(Records from a data source)
-.-.-

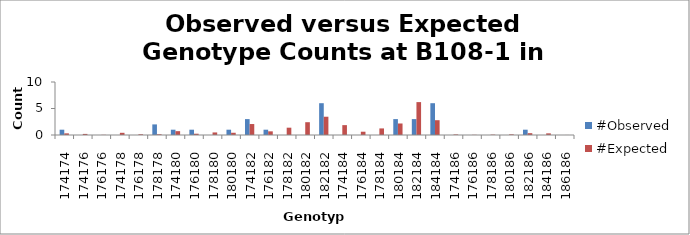
| Category | #Observed | #Expected |
|---|---|---|
| 174174.0 | 1 | 0.31 |
| 174176.0 | 0 | 0.207 |
| 176176.0 | 0 | 0.034 |
| 174178.0 | 0 | 0.414 |
| 176178.0 | 0 | 0.138 |
| 178178.0 | 2 | 0.138 |
| 174180.0 | 1 | 0.724 |
| 176180.0 | 1 | 0.241 |
| 178180.0 | 0 | 0.483 |
| 180180.0 | 1 | 0.422 |
| 174182.0 | 3 | 2.069 |
| 176182.0 | 1 | 0.69 |
| 178182.0 | 0 | 1.379 |
| 180182.0 | 0 | 2.414 |
| 182182.0 | 6 | 3.448 |
| 174184.0 | 0 | 1.862 |
| 176184.0 | 0 | 0.621 |
| 178184.0 | 0 | 1.241 |
| 180184.0 | 3 | 2.172 |
| 182184.0 | 3 | 6.207 |
| 184184.0 | 6 | 2.793 |
| 174186.0 | 0 | 0.103 |
| 176186.0 | 0 | 0.034 |
| 178186.0 | 0 | 0.069 |
| 180186.0 | 0 | 0.121 |
| 182186.0 | 1 | 0.345 |
| 184186.0 | 0 | 0.31 |
| 186186.0 | 0 | 0.009 |

-.-.-

--- Task goal ---
Among the entries above, locate the lines containing "0 | 0.483 |" and "6 | 2.793 |", and transcribe exactly those two lines and all lines between.

--- Reply ---
| 178180.0 | 0 | 0.483 |
| 180180.0 | 1 | 0.422 |
| 174182.0 | 3 | 2.069 |
| 176182.0 | 1 | 0.69 |
| 178182.0 | 0 | 1.379 |
| 180182.0 | 0 | 2.414 |
| 182182.0 | 6 | 3.448 |
| 174184.0 | 0 | 1.862 |
| 176184.0 | 0 | 0.621 |
| 178184.0 | 0 | 1.241 |
| 180184.0 | 3 | 2.172 |
| 182184.0 | 3 | 6.207 |
| 184184.0 | 6 | 2.793 |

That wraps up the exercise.